Thursday, November 4, 2010

Day 3

Steph: Restaurants! Over the past two days I have been to two restaurants and, OMG! it is so difficult to avoid dessert. Most people who know me would tell you that I have a separate stomach for dessert. Even when I'm stuffed, I can get dessert.

One night I went to a pub and they had funnel cake on the menu. I love funnel cake! I love deep fried dough covered in powdered sugar. The second night I was sitting at the side of the table that faced the cake fridge. All night, I stared at a chocolate cake. I imagined a scoop of vanilla ice cream sitting beside a warmed slice of chocolatey goodness...yeah, I'm losing my mind.

Last night I realized how crazy I'm getting. During a conversation a friend said the word "blizzard" and I swear he said "want to go get a DQ blizzard?". Who does that? who goes through sugar withdrawls! it's like I'm stranded in a dessert and I'm imaging an oasis of palm trees and water.

Still, I think I should be proud of myself. I've made it through three days and I haven't had any dessert, candy or baked treat.
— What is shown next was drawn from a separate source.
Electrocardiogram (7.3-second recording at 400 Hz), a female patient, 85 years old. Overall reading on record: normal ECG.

Gum isn't candy, right?

Wednesday, November 3, 2010

Day 2

Mar: Nights are the hardest, I really really want something sweet at night, whil watchign TV and its o hard to resists...but i was strong and had humus instead...mostly b/c I wantedto tell steph that i did not fail her :)

Tuesday, November 2, 2010

Week 1

Mar:  Steph and I have started the no sugar "diet"...I think DIET as a word has negative connotations, this is more of a detox, at least for me.  When i was pregnant I ate no sugar, afraid that Bella would inherit my sweet tooth, and when I gave birth I pretty much stayed away knowing that if I started I wouldn't be able to control myself.  This is essentially what has happened. 
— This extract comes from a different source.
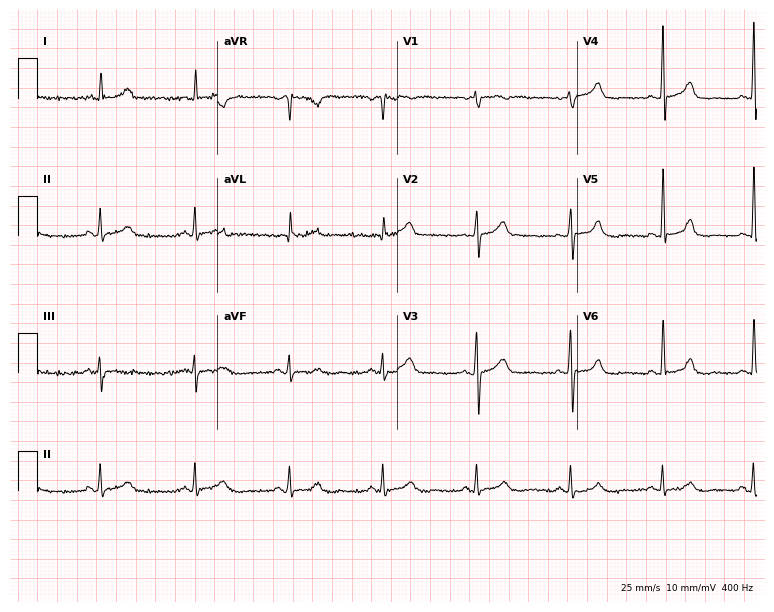
12-lead ECG from a male patient, 84 years old. No first-degree AV block, right bundle branch block, left bundle branch block, sinus bradycardia, atrial fibrillation or sinus tachycardia recorded for this tracing. Findings outside these six are not listed.

The result of me having too much sugar is extra pounds and the inability to fall asleep since most of my sugar is consumed at night.  I therefor needed a support system, which is where Steph came in.  As she too felt that she was having too much sugar we decided to be each other support mechanisms, from Monday to Friday.  It was a little difficult to work out the operational definition of sugar and it is still constantly being tweaked, however we are on our way...

For me this means, no sugar what's-so-ever during the week, not in tea, not honey (which I eat by the bowls), not candy, not anything that could be considered remotely bad for you. So far, I have not been doing well.  Which is why I thought that starting this blog and being accountable to Steph and to the WWW, may help me.  I will write every day what I had, and the thought of disappointment may help me stay on track.


Day 1
So, if we count yesterday as being day 1, was a big failure.  I was great at work, where I had to be accountable to Steph but when I got home, my cousins were over and i put out a box of Halloween candy.  As a result, I ate about 5 rockets (packages) and 5 small kit kat bars...I didn't even bother stepping on the scale this morning...Resolution:  Get rid of the Halloween box of candy!!